Interestingly, PI3K mutations didn’t just effect the ability to fight infections. Eighteen also had inflammatory/autoimmune diseases, most commonly autoimmune cytopenias. Seventeen had nodular mucosal lymphoid hyperplasia and seven developed lymphoma. Since PI3K3D is associated with the central nervous system, there was also noted to be a high rate of neurodevelopmental morbidity, ranging from speech delays to global developmental delay.
This study provides a description of APDS, a newly recognized form of immunodeficiency. It can present in so many different ways, so physicians should keep an eye out in patients who have recurrent infections, especially those involving the respiratory tract or those due to herpes viruses. Treatment with hematopoietic stem cell transplant may be curative, and clinical trials for selective PI3Kδ inhibitors are currently underway.
Factors influencing the infant gut microbiome at age 3-6 months: Findings from the ethnically diverse Vitamin D Antenatal Asthma Reduction Trial (VDAART)
In the gut, there are millions of bacteria and other micro-organisms, collectively called the gut microbiome. Microbes in the gut are known to be important modulators of the developing immune system. In this month’s issue of JACI, Sordillo and colleagues look at predictors of the gut microbiome in infancy (J Allergy Clin Immunol 2017; 139(2): 482-491). Microbes present in this early life window may ultimately affect the risk of allergic disease later in childhood.
They looked at stool samples in over 300 infants born to mothers in the Vitamin D Antenatal Asthma Reduction Trial (VDAART), a trial in which pregnant women took vitamin D to see how it would impact their children’s health. In the stool, they looked at the bacterial genes to see what bacteria were present.
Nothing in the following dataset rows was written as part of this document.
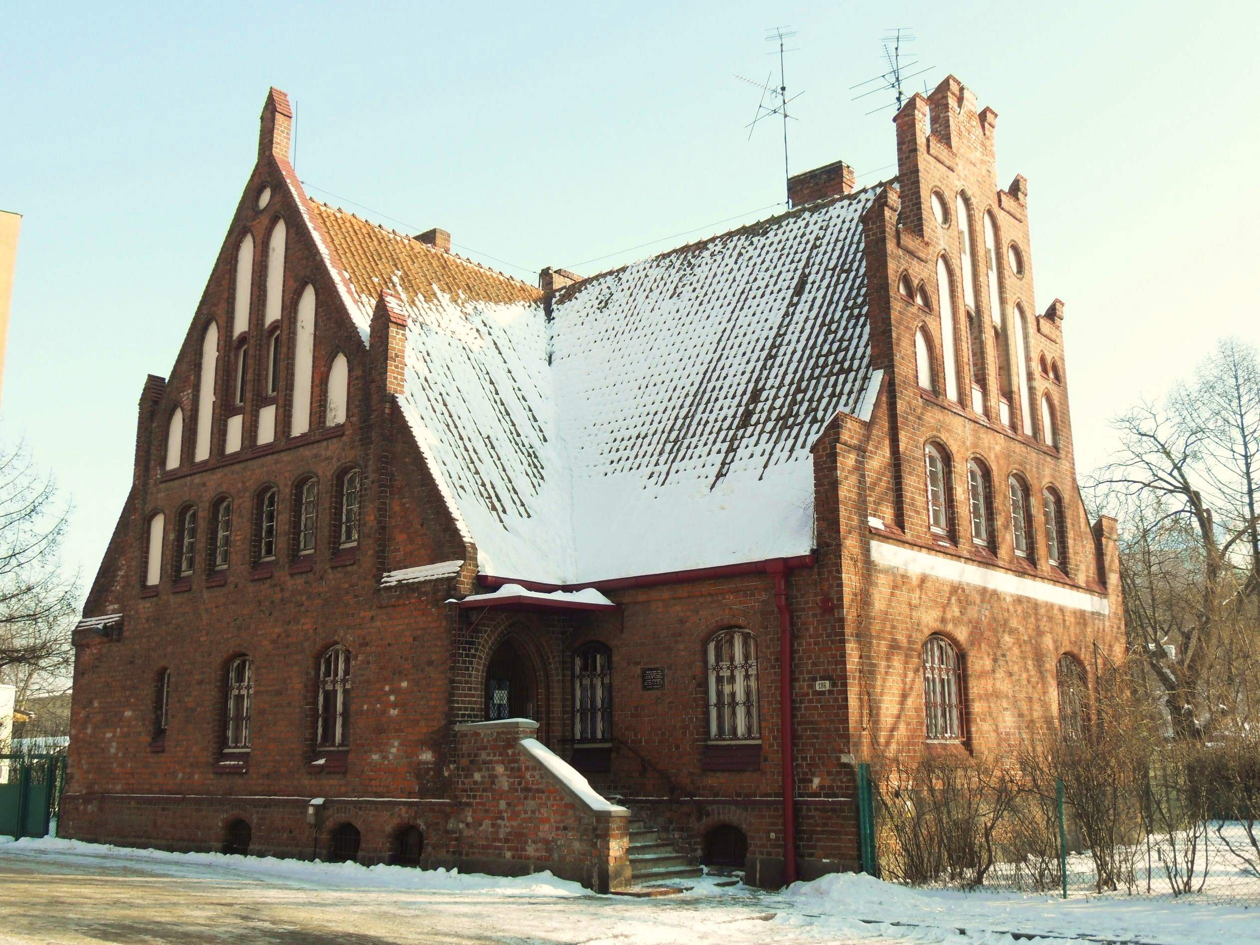 Gdańsk Siedlce (Emaus), ul. Kartuska 186 - plebania, 1904-1906 rzymskokatolickiego kościoła parafialnego p.w. św. Franciszka
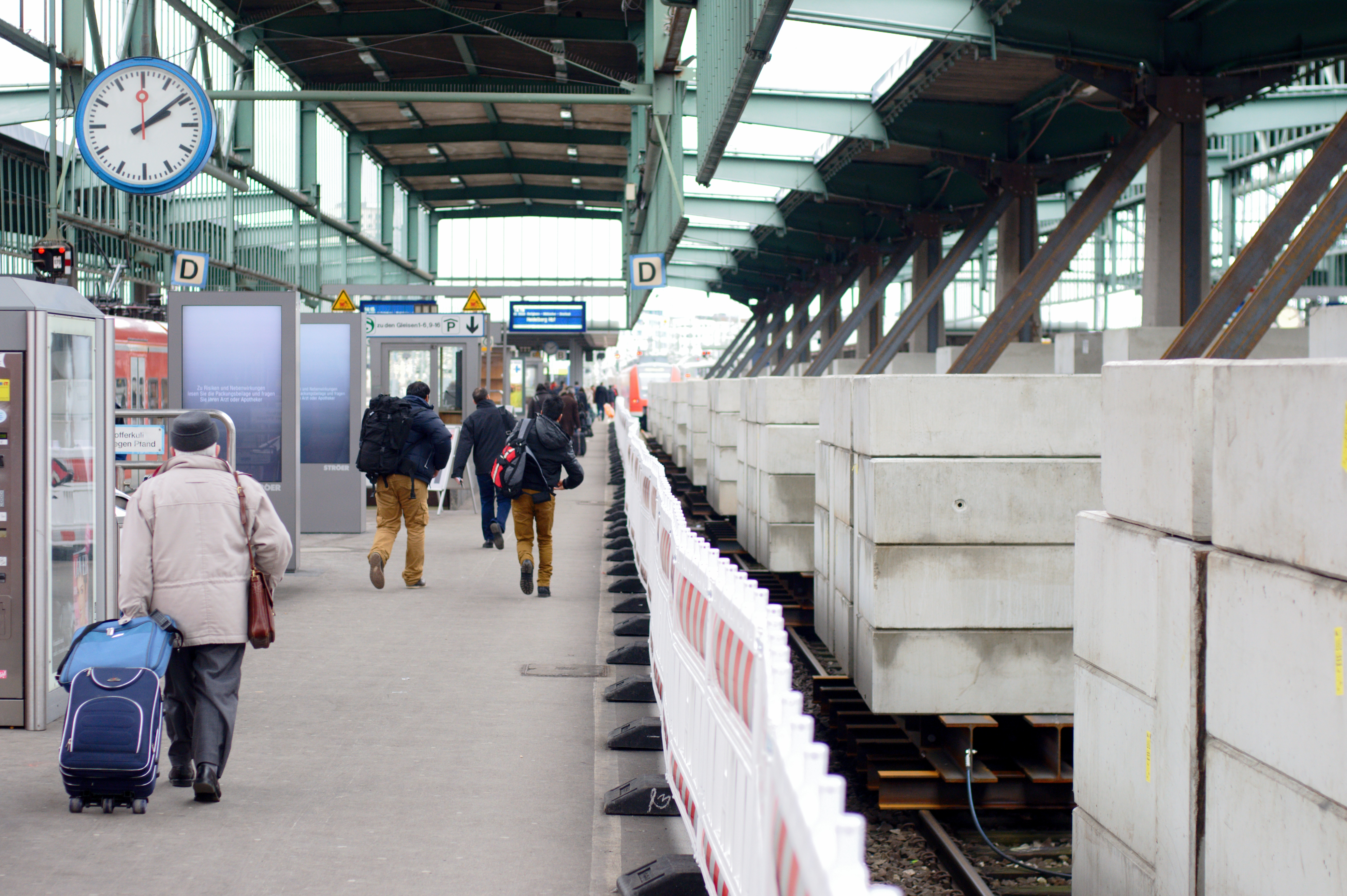 Bei den Umbauten für Stuttgart 21 wurden an Gleis 8 die Dachstützen mit Betongewichten verstärkt. Der Kopf von Gleis 8 wurde deshalb nach vorn verlegt.
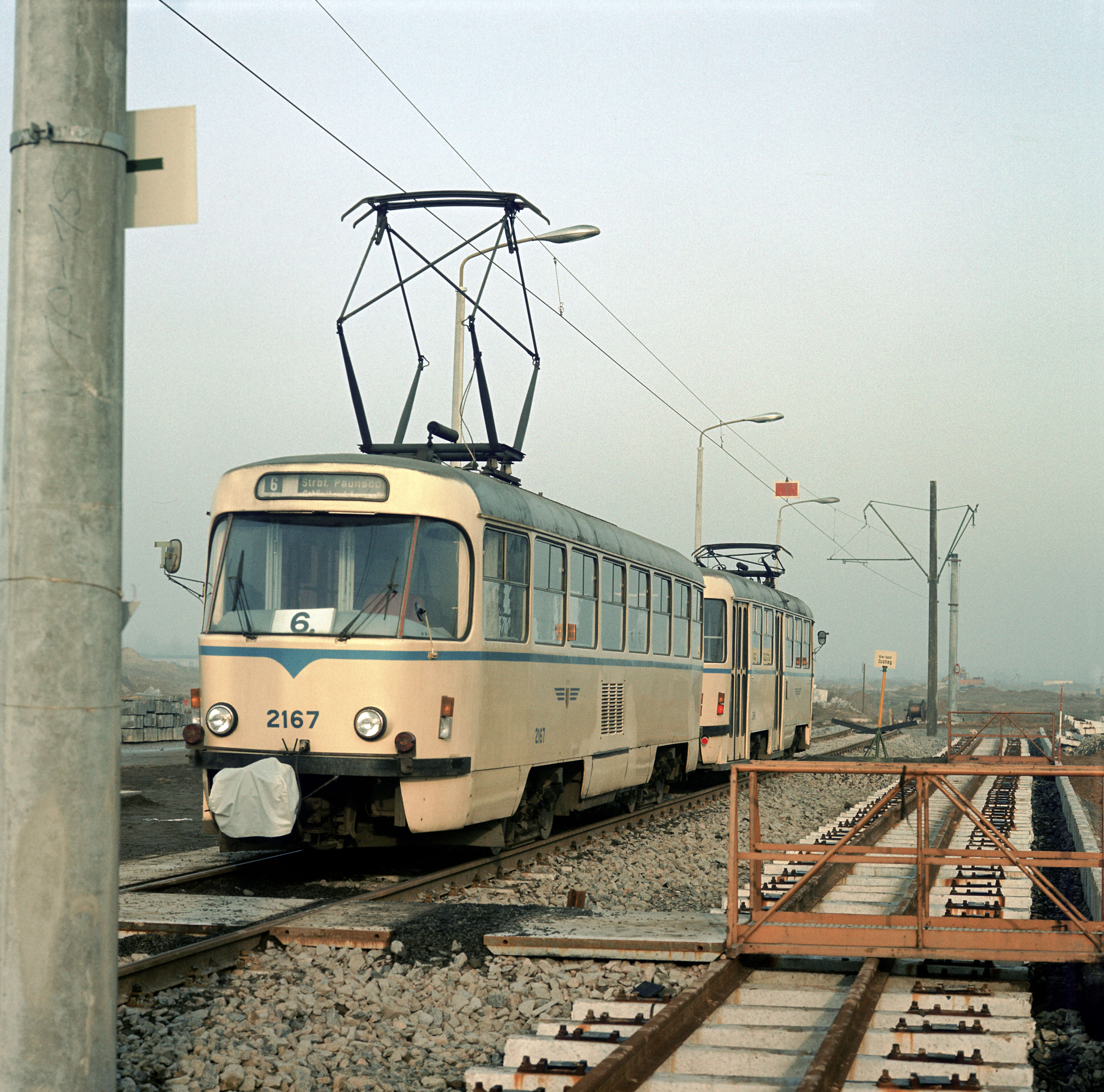 Pendelbetrieb mit zwei Heck-an-Heck gekuppelten Triebwagen zwischen Straßenbahnhof Paunsdorf und der Haltestelle »am Vorwerk« am Tag der Inbetriebnahme (Heiligabend 1987). Nur ein Streckengleis wurde dafür fertiggestellt.Der Triebwagen 2167 war mit dem Baujahr 1986 zum Aufnahmezeitpunkt erst etwa ein Jahr alt und entspricht dem Typ 33a. 1994 wurde er im Rahmen der ersten Hauptuntersuchung zum Typ 33c modernisiert.

They found that race, mode of delivery, and formula-feeding are associated with different composition of gut bacteria. Black race and caesarean section were independent predictors of having lower levels of Bacteroides. This is important because lower Bacteroides abundance has already been associated with immune changes predisposing to asthma and allergic disease. In addition, formula feeding was linked to higher levels of Clostridia. Previous studies have suggested a link between Clostridia and development of atopic dermatitis, wheezing and allergic sensitization.
This study points out that factors with the potential to increase allergic disease risk are also associated with alterations in the infant gut microbiome, but there are still a lot of unanswered questions. Do these factors (race, mode of delivery, formula feeding) act via changes in the infant gut microbiome to increase allergic disease risk? Do these changes in the gut microbiome persist through childhood? Can breastfeeding change the microbiome and reduce the risk of allergic disease? Finally, can we figure out which species and subspecies are most closely associated with these risks? Further research is needed, but this study provides a meaningful step towards providing answers.